A meta-analysis of safety and efficacy on first-line S-1 therapy in cancer patients

Yingying Miao, Ping Zhan, Tangfeng Lv, Yong Song


Background: The incidence of grade 3/4 adverse effects due to S-1 therapy and the efficacy of S-1-based therapy vs. S-1 monotherapy have not been well described. We conducted an updated meta-analysis to evaluate this problem.
Methods: We searched the electronic databases, including PubMed, Embase, and Cochrane database to investigate the effects of phase 2 and 3 prospective clinical trials on first-line S-1 therapy in cancer patients. Data from included studies were pooled using Stata version 12.0.

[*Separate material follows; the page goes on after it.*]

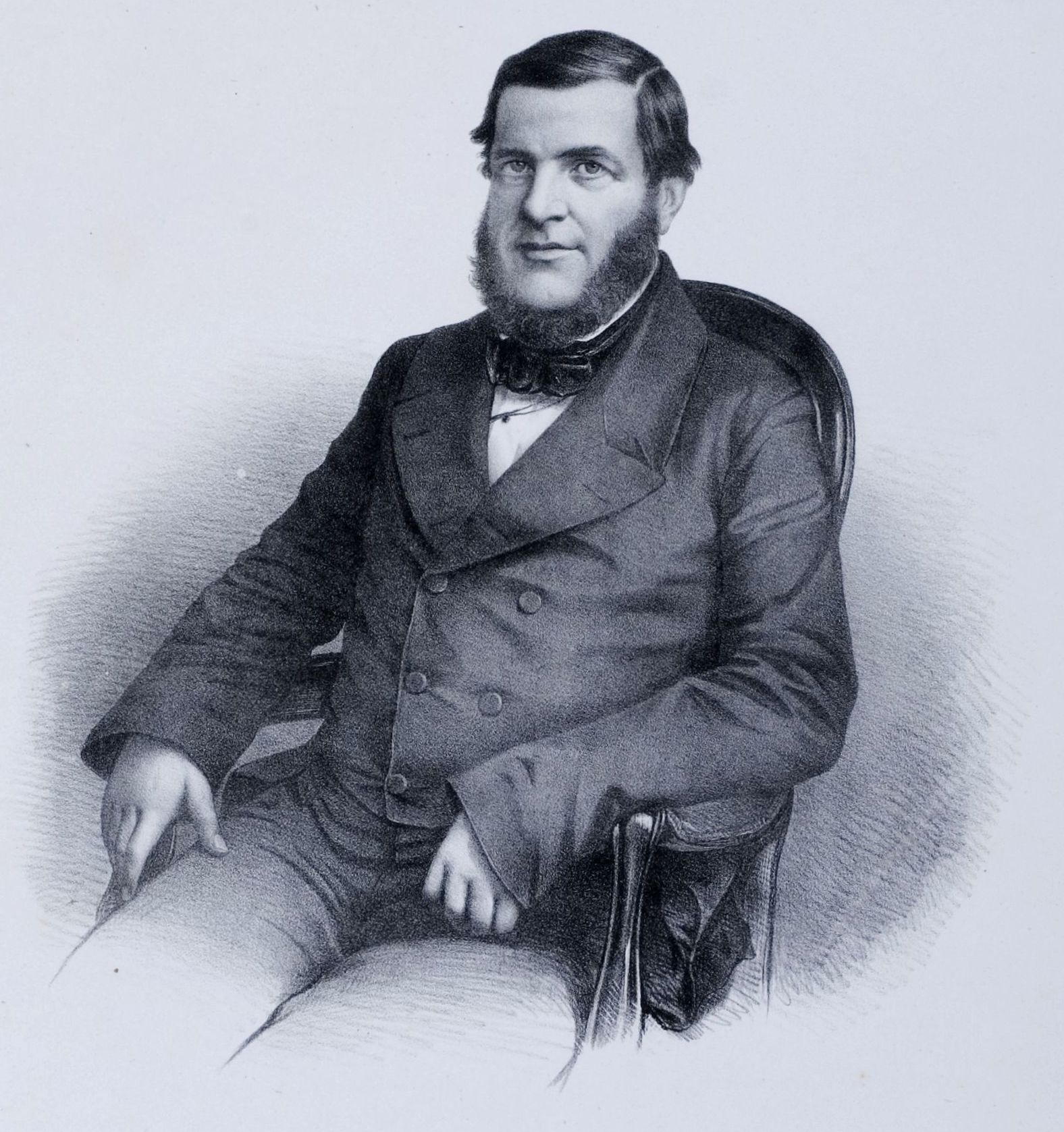 Litografia em preto e branco

Results: Twenty eight studies were included. First-line S-1 monotherapy showed low incidence of grade 3/4 adverse effects. And the highest rate grade 3/4 hematological event was neutropenia [7%, 95% confidence interval (CI): 5-8%]; the highest rate grade 3/4 non-hematological event was anorexia (7%, 95% CI: 6-9%). Longer overall survival (OS) time and progression-free survival (PFS) time was exhibited in S-1-based therapy, compared with S-1 monotherapy [hazard ratio (HR) 0.836, 95% CI: 0.761-0.911, P=0.000, and HR 0.650, 95% CI: 0.540-0.759, P=0.000, respectively]. However, the incidence of grade 3/4 adverse effects was also higher in S-1-based therapy than S-1 monotherapy in cancer patients, with relative risk (RR) of neutropenia and anorexia were respectively 4.62 (95% CI: 2.92-7.30) and 1.46 (95% CI: 0.84-2.55).
Conclusions: S-1 monotherapy was demonstrated with low incidence of high grade adverse effects, therefore it is well tolerated for majority cancer patients; S-1-based therapy significantly improved OS and PFS compared with S-1 monotherapy, with an increased risk of high grade adverse effects.